Half of the 220 unicorns in the AI field are American. There is no Korean company yet. Korea’s AI development relative to the GDP falls behind Israel and Singapore. Korean unicorns are concentrated in the IT-based consumer goods sector, such as Kurly, Musinsa, Zigbang and Yanolja.

Then, what would it take for Korea to foster globally competitive AI companies like OpenAI of the United States, Mistral AI of France and Sakana AI of Japan? Human resources, infrastructure and capital markets are all required in combination. In particular, AI algorithm research requires genius talents who can focus on the work for a long time. For example, we need talented people like Ilya Sutskever, former chief technology officer of OpenAI. In addition, developing complex AI models calls for enormous equipment and data costs from the early stage.

Long-term investment is a necessary condition for success. For long-term investments, national support and global alliance should create synergy. As Geoffrey Hinton, called the father of deep learning, emphasizes, true research is a challenging and uncertain task. Support from the government is a great help when confronting that uncertainty. The Japanese government actively helped Sakana AI resolve its early issues with equipment through the government’s generative AI development assistant program called GENIAC.

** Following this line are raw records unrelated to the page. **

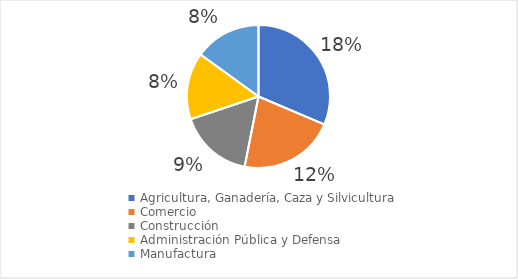
| Category | Series 0 |
|---|---|
| Agricultura, Ganadería, Caza y Silvicultura | 0.175 |
| Comercio | 0.121 |
| Construcción | 0.093 |
| Administración Pública y Defensa | 0.085 |
| Manufactura | 0.084 |
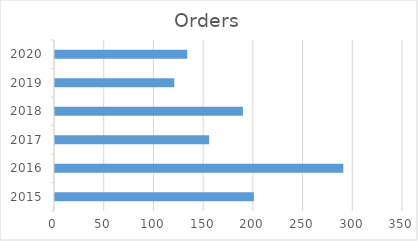
| Category | Orders |
|---|---|
| 2015.0 | 200 |
| 2016.0 | 290 |
| 2017.0 | 155 |
| 2018.0 | 189 |
| 2019.0 | 120 |
| 2020.0 | 133 |
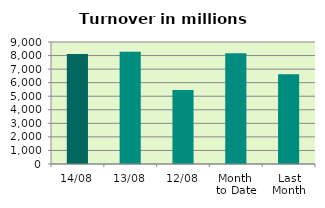
| Category | Series 0 |
|---|---|
| 14/08 | 8106.749 |
| 13/08 | 8282.703 |
| 12/08 | 5461.064 |
| Month 
to Date | 8164.713 |
| Last
Month | 6625.077 |

AI development is also a global project and open source is at the center of it. Geoffrey Hinton has experienced both failures and successes in the artificial neural network research for 40 years. His conclusion is that solidarity through open source can increase the chance of success.

Sakana AI is a refreshing stimulus to Korea. Korea can take a leading position in the global AI market only when the country nurtures its iconic AI unicorns.